WHAT TO WORK ON -
Within the entries below, every line containing "Months" is to be copied.

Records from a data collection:
::::::
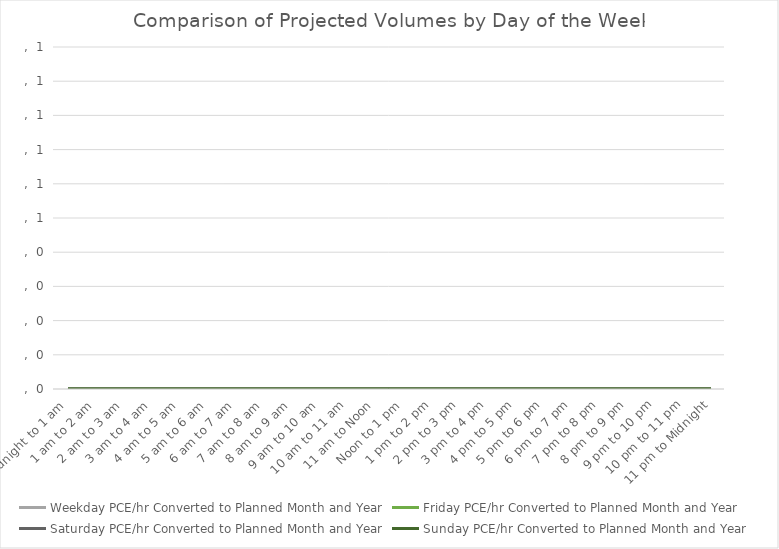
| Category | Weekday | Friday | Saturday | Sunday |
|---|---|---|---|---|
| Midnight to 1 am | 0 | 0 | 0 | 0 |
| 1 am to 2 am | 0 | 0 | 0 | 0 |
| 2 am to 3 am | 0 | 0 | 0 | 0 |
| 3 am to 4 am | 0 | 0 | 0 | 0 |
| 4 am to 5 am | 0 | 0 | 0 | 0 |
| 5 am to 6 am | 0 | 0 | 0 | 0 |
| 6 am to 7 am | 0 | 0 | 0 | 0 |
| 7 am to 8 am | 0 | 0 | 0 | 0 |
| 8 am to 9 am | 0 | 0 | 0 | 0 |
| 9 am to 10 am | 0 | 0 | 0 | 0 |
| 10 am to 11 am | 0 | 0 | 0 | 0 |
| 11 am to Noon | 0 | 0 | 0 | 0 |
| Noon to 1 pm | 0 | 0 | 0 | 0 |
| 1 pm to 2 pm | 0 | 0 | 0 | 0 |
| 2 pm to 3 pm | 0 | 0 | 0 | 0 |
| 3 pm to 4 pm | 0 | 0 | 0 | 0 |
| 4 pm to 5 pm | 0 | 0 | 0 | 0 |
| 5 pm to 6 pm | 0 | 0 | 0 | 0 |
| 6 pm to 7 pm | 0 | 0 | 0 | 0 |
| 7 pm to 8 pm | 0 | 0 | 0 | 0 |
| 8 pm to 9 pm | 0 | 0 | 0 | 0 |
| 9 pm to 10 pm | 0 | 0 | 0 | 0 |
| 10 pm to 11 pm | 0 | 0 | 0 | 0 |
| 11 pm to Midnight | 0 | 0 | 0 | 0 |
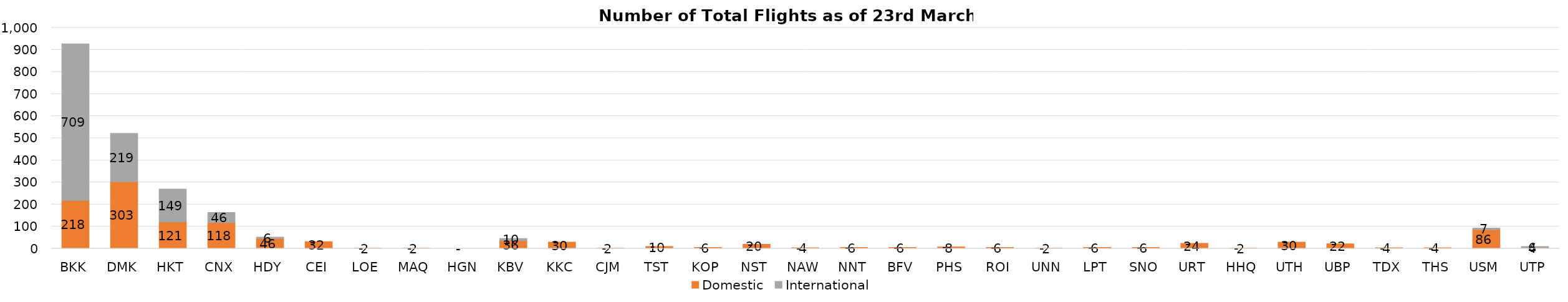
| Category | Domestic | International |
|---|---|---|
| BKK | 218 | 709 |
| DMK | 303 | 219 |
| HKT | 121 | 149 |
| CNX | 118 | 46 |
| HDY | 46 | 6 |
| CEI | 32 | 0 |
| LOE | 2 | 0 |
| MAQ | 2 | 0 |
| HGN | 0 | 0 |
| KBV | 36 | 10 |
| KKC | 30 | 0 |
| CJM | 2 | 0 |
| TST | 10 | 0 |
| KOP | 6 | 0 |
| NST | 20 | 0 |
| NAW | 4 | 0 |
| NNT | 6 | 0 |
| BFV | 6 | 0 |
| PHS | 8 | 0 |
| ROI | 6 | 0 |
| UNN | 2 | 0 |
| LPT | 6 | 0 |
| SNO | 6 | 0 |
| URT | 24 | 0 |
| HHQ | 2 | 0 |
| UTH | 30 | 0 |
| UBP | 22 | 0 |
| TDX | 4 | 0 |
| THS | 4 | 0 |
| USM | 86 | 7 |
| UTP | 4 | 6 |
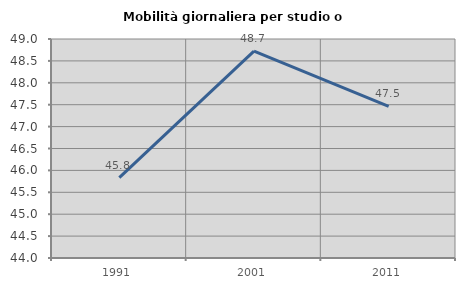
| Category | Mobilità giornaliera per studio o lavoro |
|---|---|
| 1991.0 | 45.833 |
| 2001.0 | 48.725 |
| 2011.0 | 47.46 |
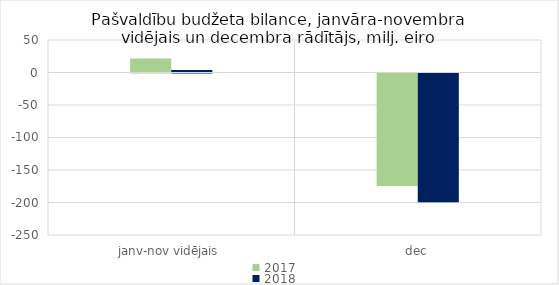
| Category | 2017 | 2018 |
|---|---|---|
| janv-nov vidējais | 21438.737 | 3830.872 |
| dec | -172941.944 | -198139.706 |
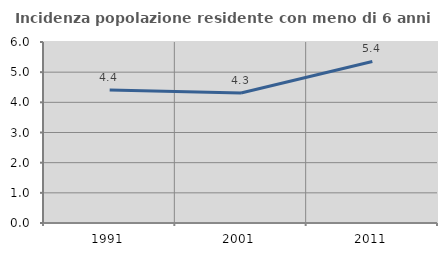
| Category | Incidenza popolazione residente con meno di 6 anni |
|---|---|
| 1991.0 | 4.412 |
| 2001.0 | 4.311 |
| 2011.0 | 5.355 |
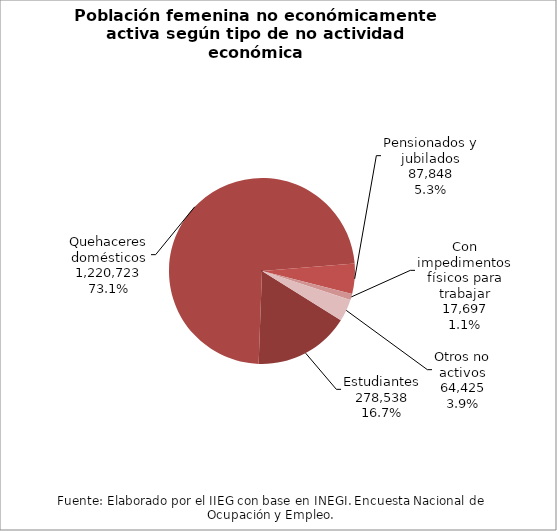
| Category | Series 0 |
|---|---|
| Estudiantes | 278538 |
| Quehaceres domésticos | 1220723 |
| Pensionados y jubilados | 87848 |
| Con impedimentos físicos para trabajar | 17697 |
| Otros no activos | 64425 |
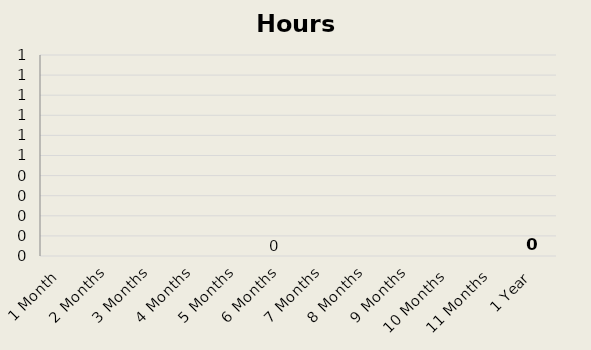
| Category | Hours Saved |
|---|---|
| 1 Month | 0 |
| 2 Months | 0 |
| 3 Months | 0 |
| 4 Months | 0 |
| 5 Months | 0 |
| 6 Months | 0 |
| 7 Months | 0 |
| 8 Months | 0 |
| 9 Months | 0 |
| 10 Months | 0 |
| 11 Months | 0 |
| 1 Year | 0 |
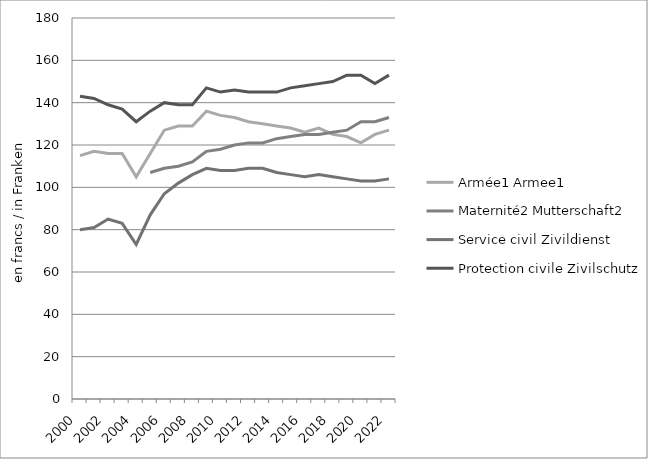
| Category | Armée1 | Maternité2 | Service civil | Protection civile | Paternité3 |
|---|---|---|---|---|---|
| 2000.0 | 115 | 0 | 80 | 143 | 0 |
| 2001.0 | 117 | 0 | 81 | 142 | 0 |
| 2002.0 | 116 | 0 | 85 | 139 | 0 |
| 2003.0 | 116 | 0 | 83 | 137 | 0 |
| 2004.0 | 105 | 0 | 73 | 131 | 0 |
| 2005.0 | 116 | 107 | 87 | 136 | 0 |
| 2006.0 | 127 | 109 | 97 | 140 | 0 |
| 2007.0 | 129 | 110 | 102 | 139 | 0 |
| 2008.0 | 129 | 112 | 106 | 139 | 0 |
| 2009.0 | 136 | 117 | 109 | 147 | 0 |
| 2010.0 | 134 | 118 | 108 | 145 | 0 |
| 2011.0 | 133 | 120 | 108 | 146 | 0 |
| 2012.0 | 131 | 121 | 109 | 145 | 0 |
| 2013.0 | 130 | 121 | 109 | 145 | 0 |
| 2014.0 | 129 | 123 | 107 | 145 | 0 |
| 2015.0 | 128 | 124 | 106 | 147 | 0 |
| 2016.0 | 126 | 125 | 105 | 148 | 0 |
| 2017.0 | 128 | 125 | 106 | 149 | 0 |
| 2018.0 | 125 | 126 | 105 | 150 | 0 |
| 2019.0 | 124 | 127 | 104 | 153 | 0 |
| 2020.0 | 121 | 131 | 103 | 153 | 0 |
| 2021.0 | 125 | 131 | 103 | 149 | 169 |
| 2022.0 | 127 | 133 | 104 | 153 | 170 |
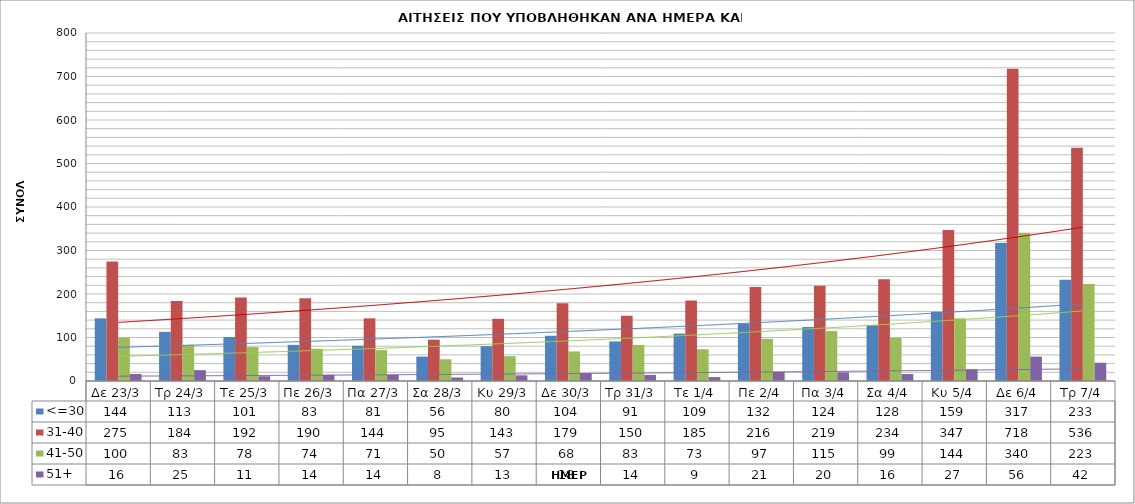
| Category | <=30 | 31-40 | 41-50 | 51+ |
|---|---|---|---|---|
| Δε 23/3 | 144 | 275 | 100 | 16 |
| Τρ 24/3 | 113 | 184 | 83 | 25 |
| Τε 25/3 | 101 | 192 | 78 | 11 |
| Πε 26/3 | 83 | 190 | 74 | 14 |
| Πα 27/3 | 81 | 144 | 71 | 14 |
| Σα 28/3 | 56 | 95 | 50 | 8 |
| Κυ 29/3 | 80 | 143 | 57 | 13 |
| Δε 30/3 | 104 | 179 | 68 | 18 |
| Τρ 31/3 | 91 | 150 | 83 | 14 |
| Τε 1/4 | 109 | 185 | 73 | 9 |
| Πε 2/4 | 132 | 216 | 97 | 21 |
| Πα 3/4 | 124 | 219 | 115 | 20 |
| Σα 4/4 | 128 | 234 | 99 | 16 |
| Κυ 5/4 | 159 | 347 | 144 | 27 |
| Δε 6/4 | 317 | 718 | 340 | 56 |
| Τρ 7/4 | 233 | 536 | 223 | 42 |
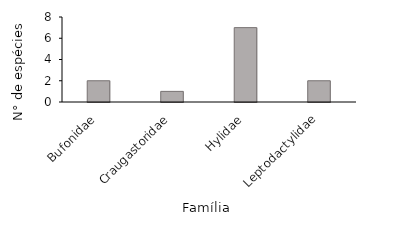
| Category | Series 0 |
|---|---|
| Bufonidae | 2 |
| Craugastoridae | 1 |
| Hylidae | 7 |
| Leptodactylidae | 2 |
::::::
ANSWER FOR THIS EXERCISE -
| 2 Months | 0 |
| 3 Months | 0 |
| 4 Months | 0 |
| 5 Months | 0 |
| 6 Months | 0 |
| 7 Months | 0 |
| 8 Months | 0 |
| 9 Months | 0 |
| 10 Months | 0 |
| 11 Months | 0 |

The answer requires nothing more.